Author contributions
J.Z. designed and did most of the experiments, analyzed and interpreted data, made all figures, and contributed to the writing of the manuscript; X.G., J.Y., X.F., J.T., W.W., Y.L., L.F., H.H., X.X., F.T. and S.B. did experiments, provided reagents, or provided intellectual input; and P.L. and X.L. designed the experiments, supervised the research, and wrote the manuscript.
Conflict of interest
The authors declare that they have no conflict of interest.
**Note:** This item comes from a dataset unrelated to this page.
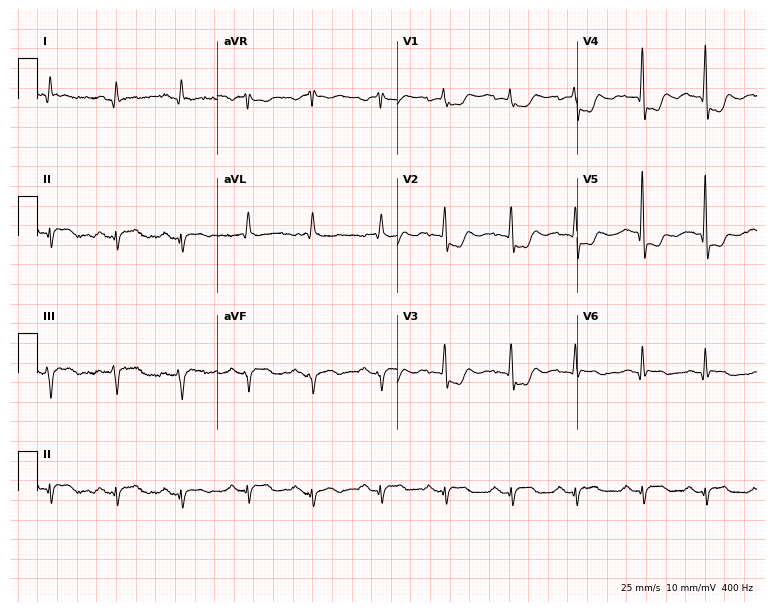
Resting 12-lead electrocardiogram. Patient: an 85-year-old male. None of these six findings is recorded: first-degree AV block, right bundle branch block, left bundle branch block, sinus bradycardia, atrial fibrillation, sinus tachycardia. Findings outside these six are not listed.
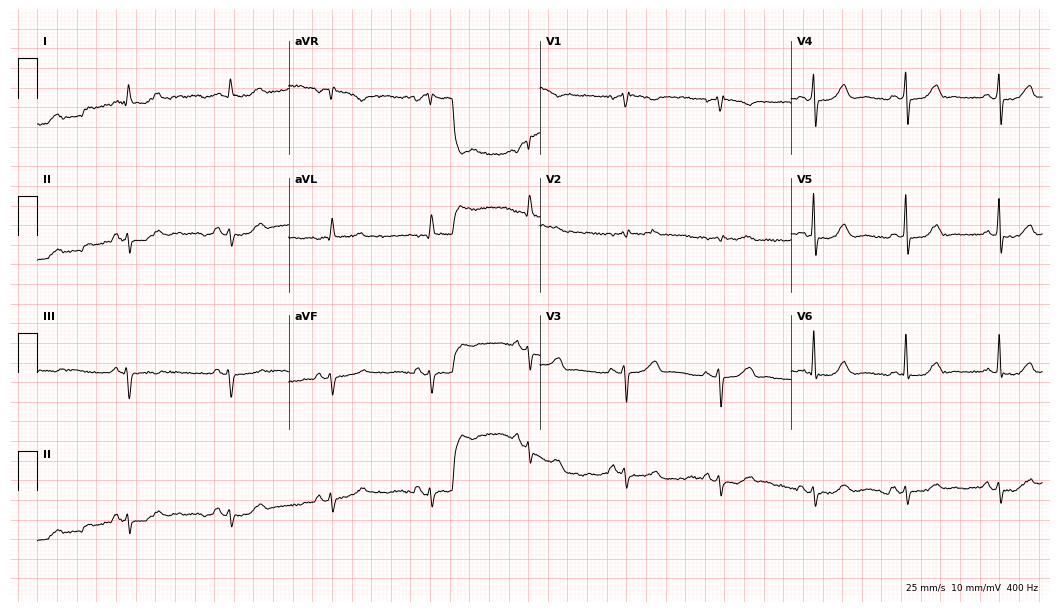
12-lead ECG from a female, 71 years old (10.2-second recording at 400 Hz). No first-degree AV block, right bundle branch block (RBBB), left bundle branch block (LBBB), sinus bradycardia, atrial fibrillation (AF) or sinus tachycardia recorded for this tracing. Findings outside these six are not listed.

Expanded View Figure legends
Figure Ev1. Assembly and functional assessment of Xist dTFs. Related to Figure 1. (A) A schematic diagram for TALE dTFs in the PB delivery vector. (B, C) FISH with DNA probes targeting Xist RNA (green) in female R4-transfected MEFs and WT MEFs on D5. Scale bars=10µm.
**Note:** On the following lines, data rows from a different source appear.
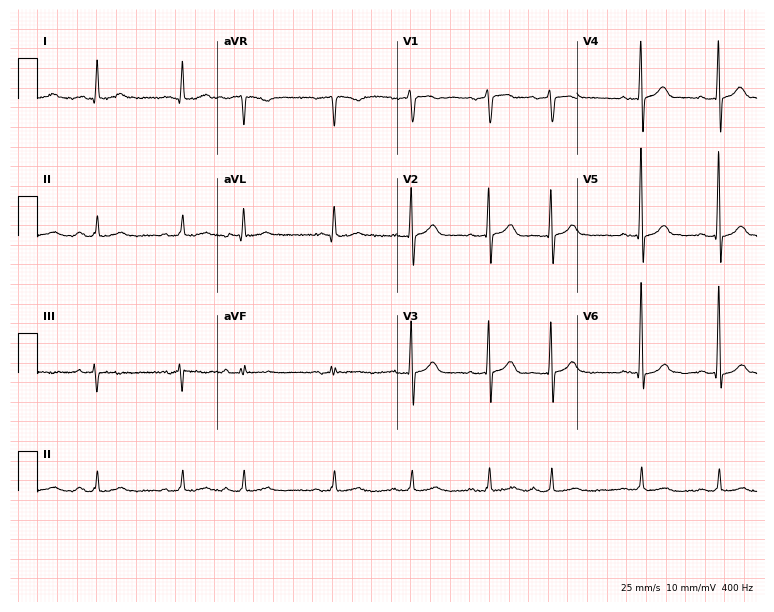
Resting 12-lead electrocardiogram (7.3-second recording at 400 Hz). Patient: a 78-year-old man. None of these six findings is recorded: first-degree AV block, right bundle branch block, left bundle branch block, sinus bradycardia, atrial fibrillation, sinus tachycardia.
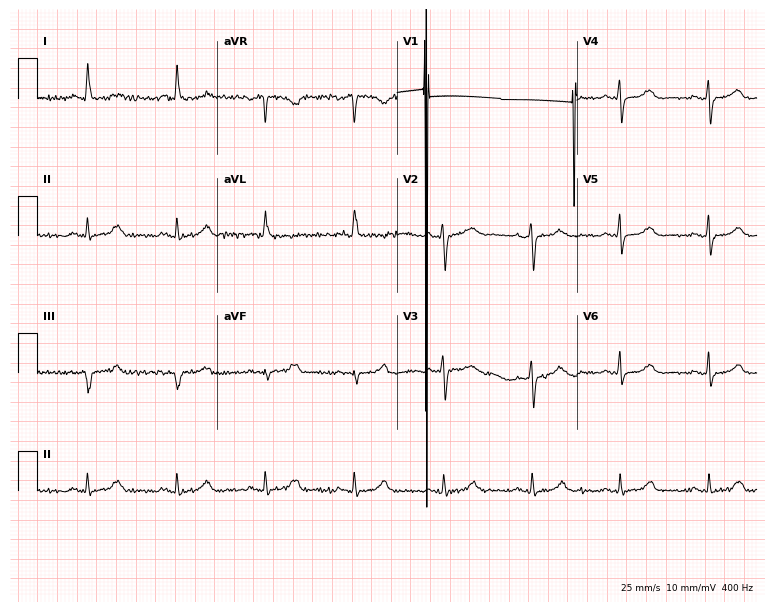
12-lead ECG (7.3-second recording at 400 Hz) from a 74-year-old female patient. Screened for six findings — first-degree AV block, right bundle branch block, left bundle branch block, sinus bradycardia, atrial fibrillation, sinus tachycardia — none is recorded.
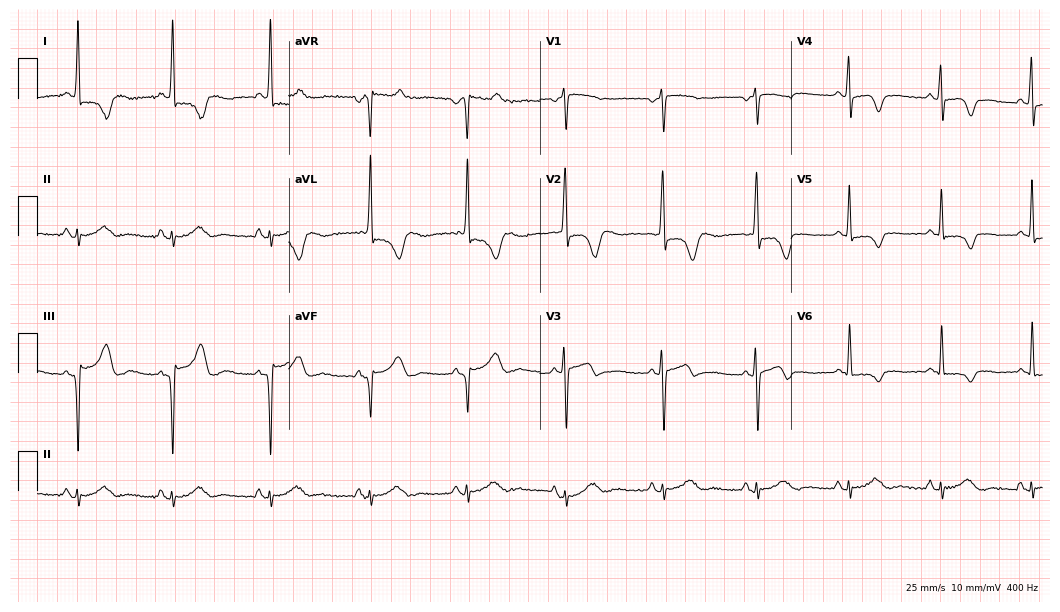
Standard 12-lead ECG recorded from a woman, 49 years old. None of these six findings is recorded: first-degree AV block, right bundle branch block, left bundle branch block, sinus bradycardia, atrial fibrillation, sinus tachycardia. Findings outside these six are not listed.
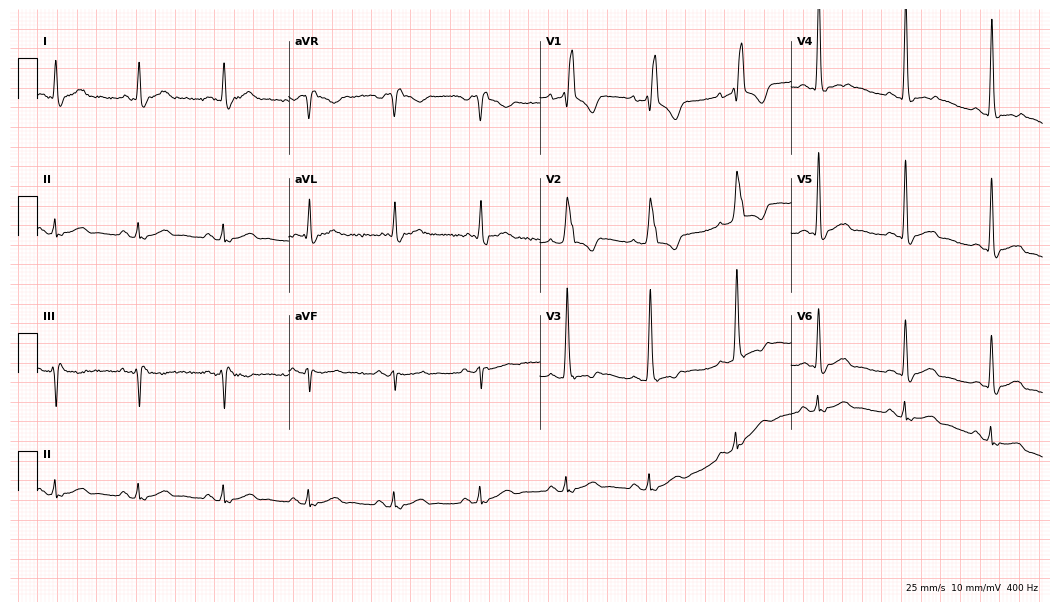
Resting 12-lead electrocardiogram. Patient: a male, 82 years old. The tracing shows right bundle branch block (RBBB).

Figure EV2. iPSCs produced with various combinations of Xist dTF and OSKM. Related to Figure 2.
(A) Schematic for the generation of iPSCs by 4F +/− Xist dTF. (B) In vitro differentiation of established iPSCs. Scale bars=100µm. (C) Reprogrammed iPSC colonies were visualized by AP staining. (D, E) Quantitation of female and male Rex1-GFP iPSC colony induced by 4F+dTFs. Results are representative of three independent experiments and are mean ± SD. n = 3. **p <0.01.
Figure EV3. Xist dTF repressors improve cloned blastocyst development in vitro. Related to Figure 3.
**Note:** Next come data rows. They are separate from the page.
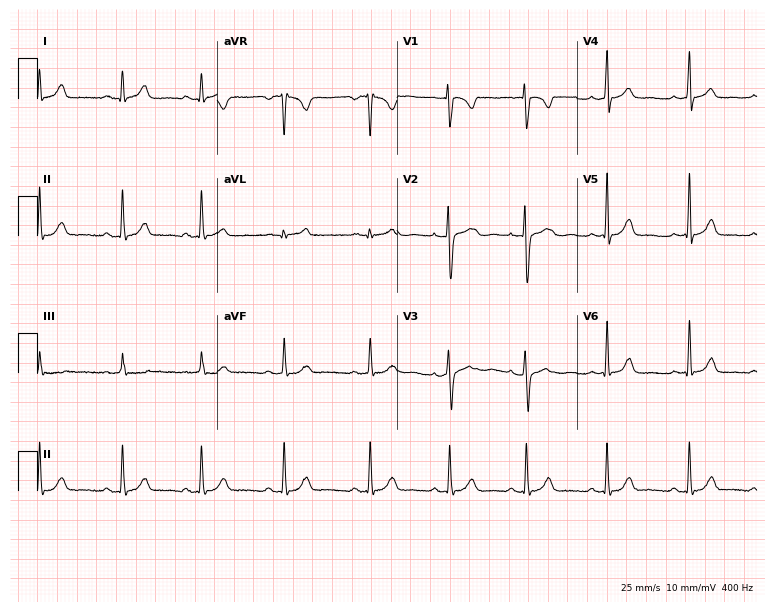
Standard 12-lead ECG recorded from a woman, 17 years old. Read as a normal ECG.
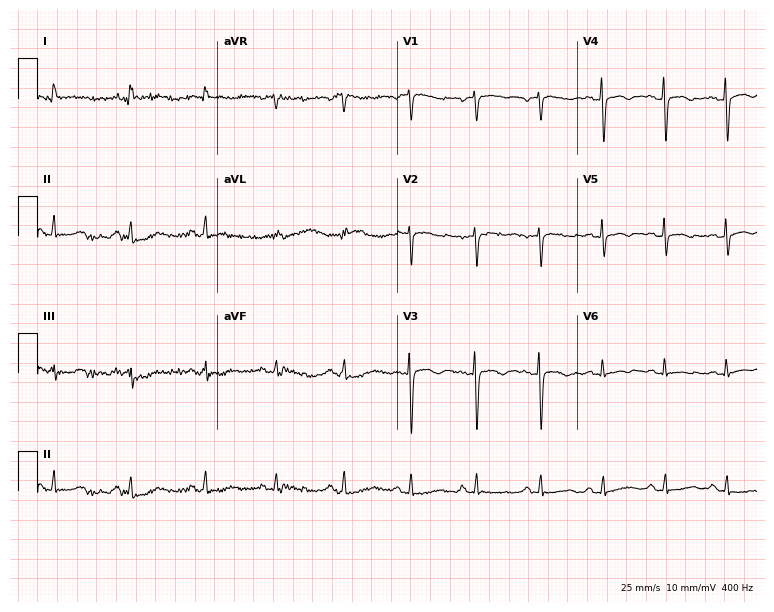
Resting 12-lead electrocardiogram. Patient: a female, 51 years old. None of these six findings is recorded: first-degree AV block, right bundle branch block, left bundle branch block, sinus bradycardia, atrial fibrillation, sinus tachycardia.
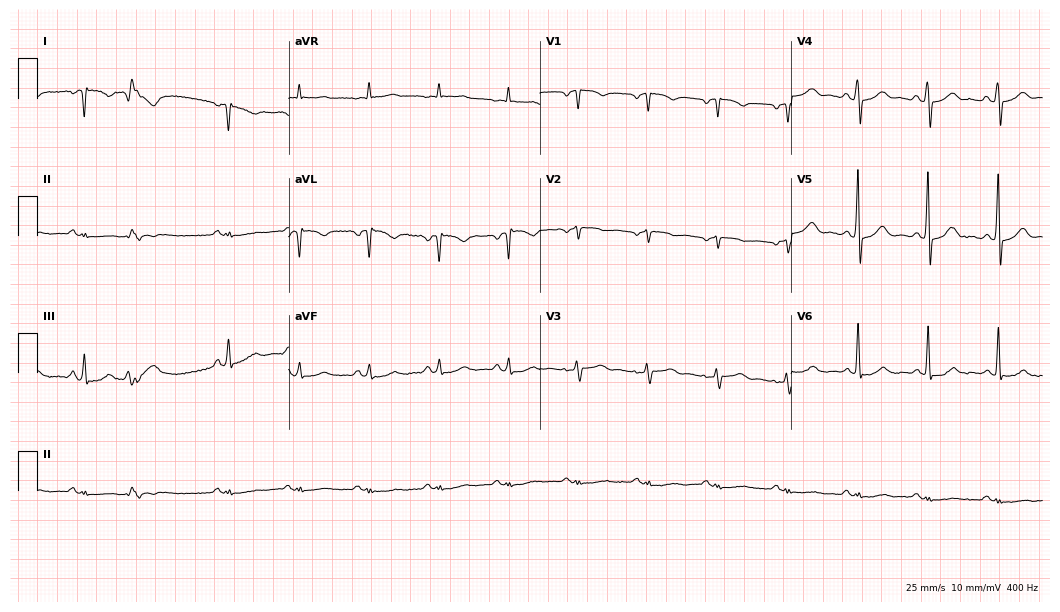
12-lead ECG from a 74-year-old man. Screened for six findings — first-degree AV block, right bundle branch block, left bundle branch block, sinus bradycardia, atrial fibrillation, sinus tachycardia — none is recorded. Only these six findings were labelled.

(A) Schematic for the reconstructed embryo generation. (B, C) The percentage of female and male cloned embryos that reached the indicated stages. (D, E) PCA of amplified RNAs from single male and female cloned morulae, and in vitro fertilization (IVF)-derived embryos were used as positive control. Results are representative of three independent lines and are mean ± SD. n = 3. **p <0.01.
Figure EV4. The mechanism of R6 improving MEF reporgramming. Related to Figure 5.
(A) Schematic for the ChIP-qPCR primer position at the Xist intron 1. (B) ChIP-qPCR for H3K9me3 in male MEFs expressing ConR or R6. (C) Representative DNA-FISH images of X chromosome in male MEFs expressing R6 (right panel) and ConR (left panel), respectively. Scale bars=6µm. (D) The different distances between probes (Xist-Xup, Xist-Xdown and Xup-Xdown) in male MEFs expressing R6 from those carrying ConR. (E) qRT-PCR analysis of Oct4, Sox2, Klf4 and c-Myc expression in male MEFs expressing R6 on Day 5. Results are representative of three independent experiments and are mean ± SD. n ≥3. **p <0.01.
Acknowledgements
We thank Beiyuan Fu and Fengtang Yang for their assistance with Xist RNA FISH, and are grateful to Jitong Guo for the micromanipulation expertise. The work was supported by the Ministry of Science and Technology project of Inner Mongolia (No. 20130216), the National Natural Science Foundation of China (No. 31560335), and by the Wellcome Trust (grant number 098051).